══ Records supplied
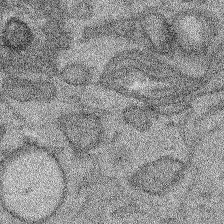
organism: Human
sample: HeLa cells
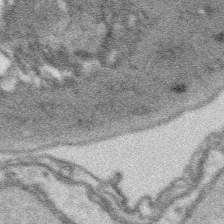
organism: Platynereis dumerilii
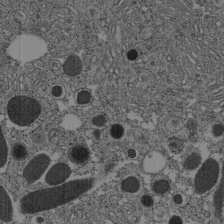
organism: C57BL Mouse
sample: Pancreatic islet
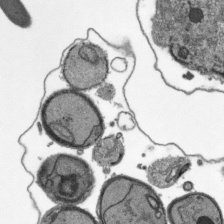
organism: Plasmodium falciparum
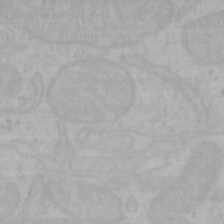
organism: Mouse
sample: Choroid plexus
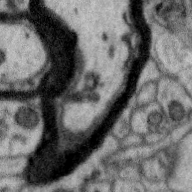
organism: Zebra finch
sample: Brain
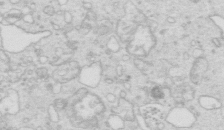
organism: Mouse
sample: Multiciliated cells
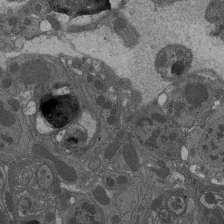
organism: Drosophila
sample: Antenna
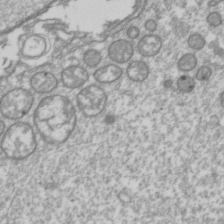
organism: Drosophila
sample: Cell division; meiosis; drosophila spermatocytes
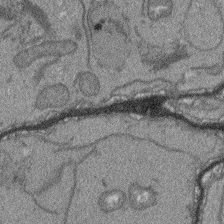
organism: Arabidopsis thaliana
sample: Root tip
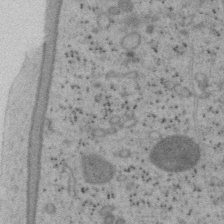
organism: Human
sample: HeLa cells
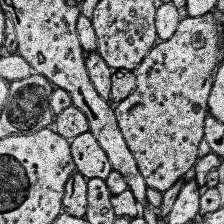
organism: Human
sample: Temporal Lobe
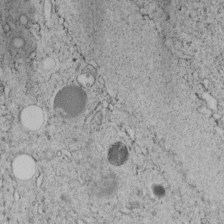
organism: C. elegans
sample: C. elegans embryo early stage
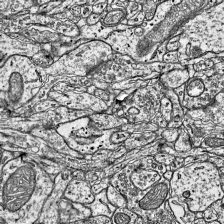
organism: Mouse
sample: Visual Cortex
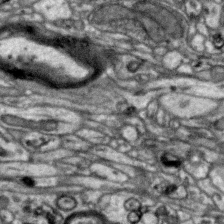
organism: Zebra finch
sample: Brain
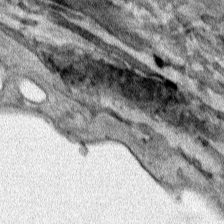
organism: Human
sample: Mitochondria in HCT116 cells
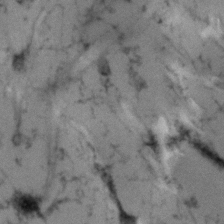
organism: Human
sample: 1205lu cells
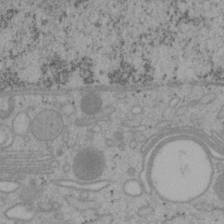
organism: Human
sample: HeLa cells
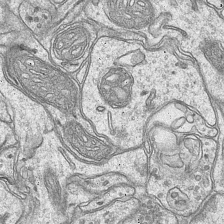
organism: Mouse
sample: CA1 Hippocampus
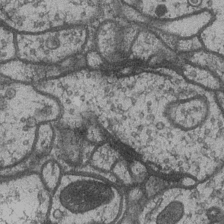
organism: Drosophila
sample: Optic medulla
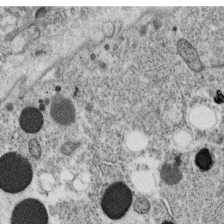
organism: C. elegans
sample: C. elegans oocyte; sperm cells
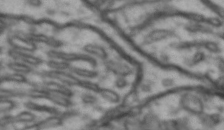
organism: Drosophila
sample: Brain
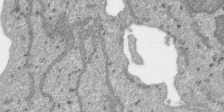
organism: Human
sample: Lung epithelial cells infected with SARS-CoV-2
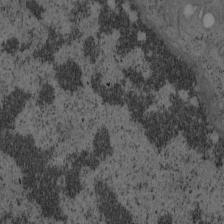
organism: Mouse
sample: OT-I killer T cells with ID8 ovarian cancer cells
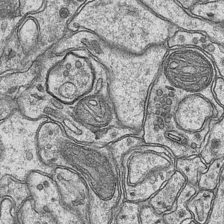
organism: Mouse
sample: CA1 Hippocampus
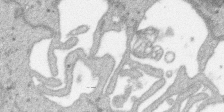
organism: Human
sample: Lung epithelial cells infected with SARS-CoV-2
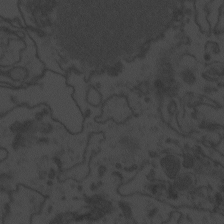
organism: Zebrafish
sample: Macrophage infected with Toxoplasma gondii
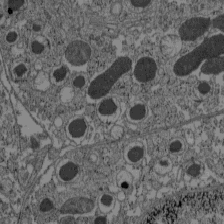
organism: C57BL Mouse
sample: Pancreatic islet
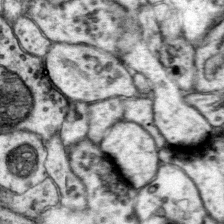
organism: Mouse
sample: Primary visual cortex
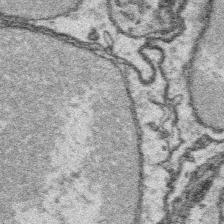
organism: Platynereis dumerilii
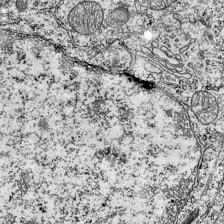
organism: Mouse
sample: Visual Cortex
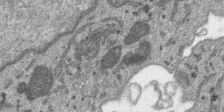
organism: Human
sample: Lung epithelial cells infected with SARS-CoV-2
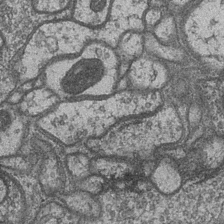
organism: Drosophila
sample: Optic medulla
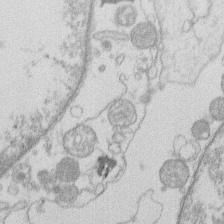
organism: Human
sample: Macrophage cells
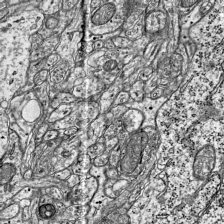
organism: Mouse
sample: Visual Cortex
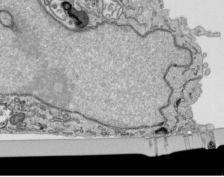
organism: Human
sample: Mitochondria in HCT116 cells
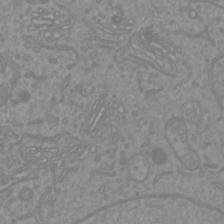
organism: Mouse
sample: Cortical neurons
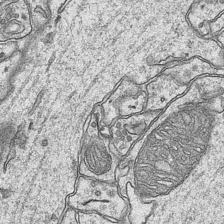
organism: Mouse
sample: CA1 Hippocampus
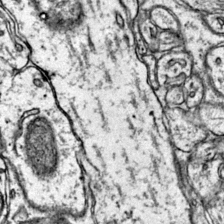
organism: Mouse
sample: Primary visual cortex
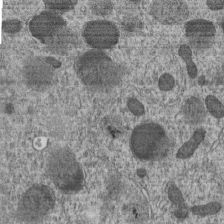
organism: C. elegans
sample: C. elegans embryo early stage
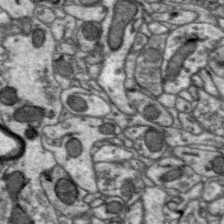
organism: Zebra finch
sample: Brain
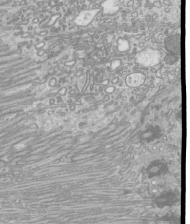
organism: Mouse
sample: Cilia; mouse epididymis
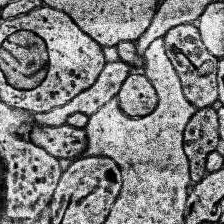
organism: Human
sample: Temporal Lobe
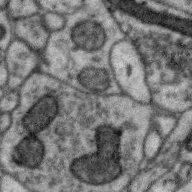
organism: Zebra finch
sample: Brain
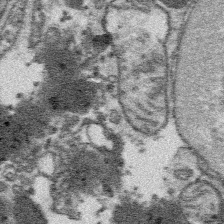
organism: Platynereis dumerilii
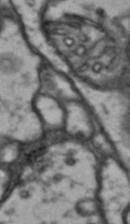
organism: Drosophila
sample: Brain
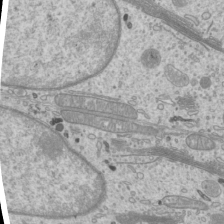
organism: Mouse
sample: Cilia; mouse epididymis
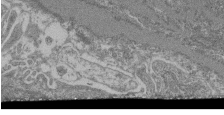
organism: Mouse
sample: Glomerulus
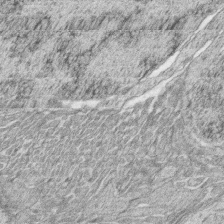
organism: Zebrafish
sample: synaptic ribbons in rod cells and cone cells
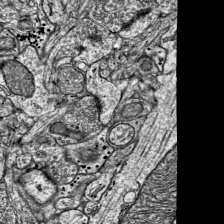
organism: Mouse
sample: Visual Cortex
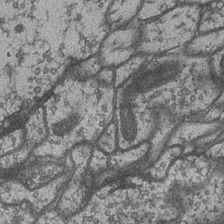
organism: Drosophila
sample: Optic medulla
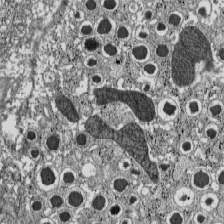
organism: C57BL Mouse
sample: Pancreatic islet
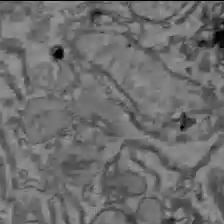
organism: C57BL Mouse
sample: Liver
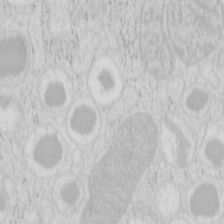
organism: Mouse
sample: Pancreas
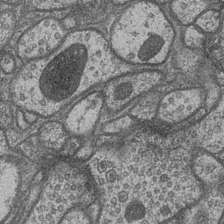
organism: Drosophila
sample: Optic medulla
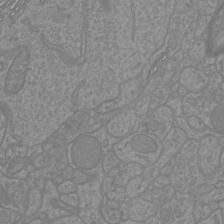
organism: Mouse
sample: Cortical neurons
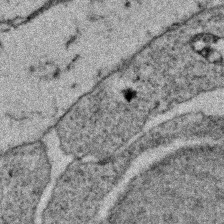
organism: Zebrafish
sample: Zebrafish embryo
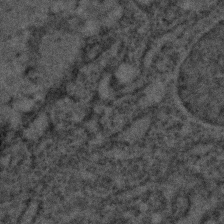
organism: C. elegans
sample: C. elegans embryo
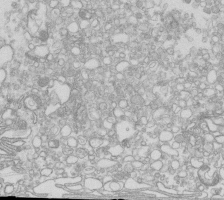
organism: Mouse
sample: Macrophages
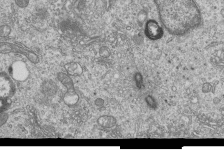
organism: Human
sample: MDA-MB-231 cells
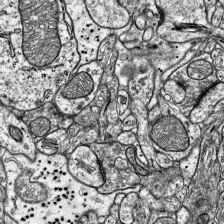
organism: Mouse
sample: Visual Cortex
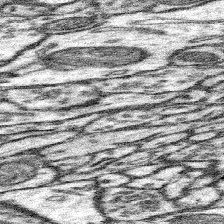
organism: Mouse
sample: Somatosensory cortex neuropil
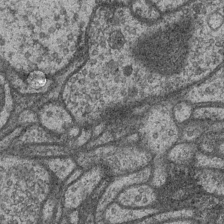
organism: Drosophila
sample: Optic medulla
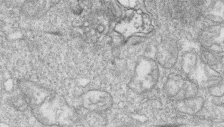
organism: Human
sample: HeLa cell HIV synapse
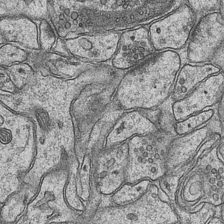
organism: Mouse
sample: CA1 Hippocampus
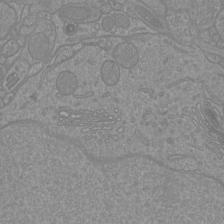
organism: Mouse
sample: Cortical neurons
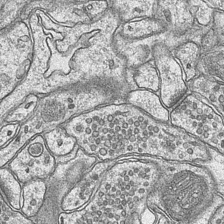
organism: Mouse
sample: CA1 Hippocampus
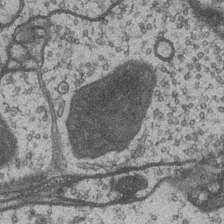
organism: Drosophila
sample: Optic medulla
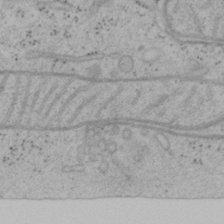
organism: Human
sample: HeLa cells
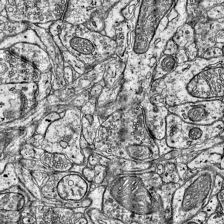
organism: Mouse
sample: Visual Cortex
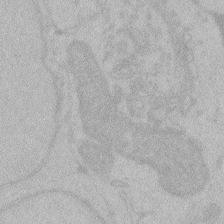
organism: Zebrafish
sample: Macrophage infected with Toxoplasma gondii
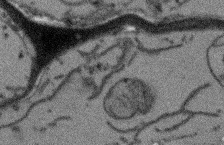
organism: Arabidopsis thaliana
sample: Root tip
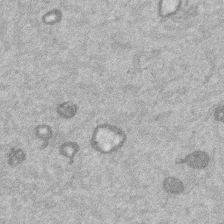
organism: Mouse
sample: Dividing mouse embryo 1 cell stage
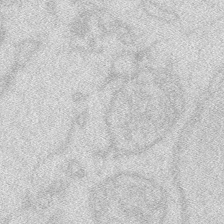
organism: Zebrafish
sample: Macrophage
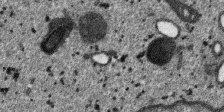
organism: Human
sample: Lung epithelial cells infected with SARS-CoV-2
════
Work instruction:
Please retype the data exactly, but do not carry over any picture.

Answer to the problem:
organism: Human
sample: HeLa cells
organism: Platynereis dumerilii
organism: C57BL Mouse
sample: Pancreatic islet
organism: Plasmodium falciparum
organism: Mouse
sample: Choroid plexus
organism: Zebra finch
sample: Brain
organism: Mouse
sample: Multiciliated cells
organism: Drosophila
sample: Antenna
organism: Drosophila
sample: Cell division; meiosis; drosophila spermatocytes
organism: Arabidopsis thaliana
sample: Root tip
organism: Human
sample: HeLa cells
organism: Human
sample: Temporal Lobe
organism: C. elegans
sample: C. elegans embryo early stage
organism: Mouse
sample: Visual Cortex
organism: Zebra finch
sample: Brain
organism: Human
sample: Mitochondria in HCT116 cells
organism: Human
sample: 1205lu cells
organism: Human
sample: HeLa cells
organism: Mouse
sample: CA1 Hippocampus
organism: Drosophila
sample: Optic medulla
organism: C. elegans
sample: C. elegans oocyte; sperm cells
organism: Drosophila
sample: Brain
organism: Human
sample: Lung epithelial cells infected with SARS-CoV-2
organism: Mouse
sample: OT-I killer T cells with ID8 ovarian cancer cells
organism: Mouse
sample: CA1 Hippocampus
organism: Human
sample: Lung epithelial cells infected with SARS-CoV-2
organism: Zebrafish
sample: Macrophage infected with Toxoplasma gondii
organism: C57BL Mouse
sample: Pancreatic islet
organism: Mouse
sample: Primary visual cortex
organism: Platynereis dumerilii
organism: Mouse
sample: Visual Cortex
organism: Human
sample: Lung epithelial cells infected with SARS-CoV-2
organism: Drosophila
sample: Optic medulla
organism: Human
sample: Macrophage cells
organism: Mouse
sample: Visual Cortex
organism: Human
sample: Mitochondria in HCT116 cells
organism: Mouse
sample: Cortical neurons
organism: Mouse
sample: CA1 Hippocampus
organism: Mouse
sample: Primary visual cortex
organism: C. elegans
sample: C. elegans embryo early stage
organism: Zebra finch
sample: Brain
organism: Mouse
sample: Cilia; mouse epididymis
organism: Human
sample: Temporal Lobe
organism: Zebra finch
sample: Brain
organism: Platynereis dumerilii
organism: Drosophila
sample: Brain
organism: Mouse
sample: Cilia; mouse epididymis
organism: Mouse
sample: Glomerulus
organism: Zebrafish
sample: synaptic ribbons in rod cells and cone cells
organism: Mouse
sample: Visual Cortex
organism: Drosophila
sample: Optic medulla
organism: C57BL Mouse
sample: Pancreatic islet
organism: C57BL Mouse
sample: Liver
organism: Mouse
sample: Pancreas
organism: Drosophila
sample: Optic medulla
organism: Mouse
sample: Cortical neurons
organism: Zebrafish
sample: Zebrafish embryo
organism: C. elegans
sample: C. elegans embryo
organism: Mouse
sample: Macrophages
organism: Human
sample: MDA-MB-231 cells
organism: Mouse
sample: Visual Cortex
organism: Mouse
sample: Somatosensory cortex neuropil
organism: Drosophila
sample: Optic medulla
organism: Human
sample: HeLa cell HIV synapse
organism: Mouse
sample: CA1 Hippocampus
organism: Mouse
sample: Cortical neurons
organism: Mouse
sample: CA1 Hippocampus
organism: Drosophila
sample: Optic medulla
organism: Human
sample: HeLa cells
organism: Mouse
sample: Visual Cortex
organism: Zebrafish
sample: Macrophage infected with Toxoplasma gondii
organism: Arabidopsis thaliana
sample: Root tip
organism: Mouse
sample: Dividing mouse embryo 1 cell stage
organism: Zebrafish
sample: Macrophage
organism: Human
sample: Lung epithelial cells infected with SARS-CoV-2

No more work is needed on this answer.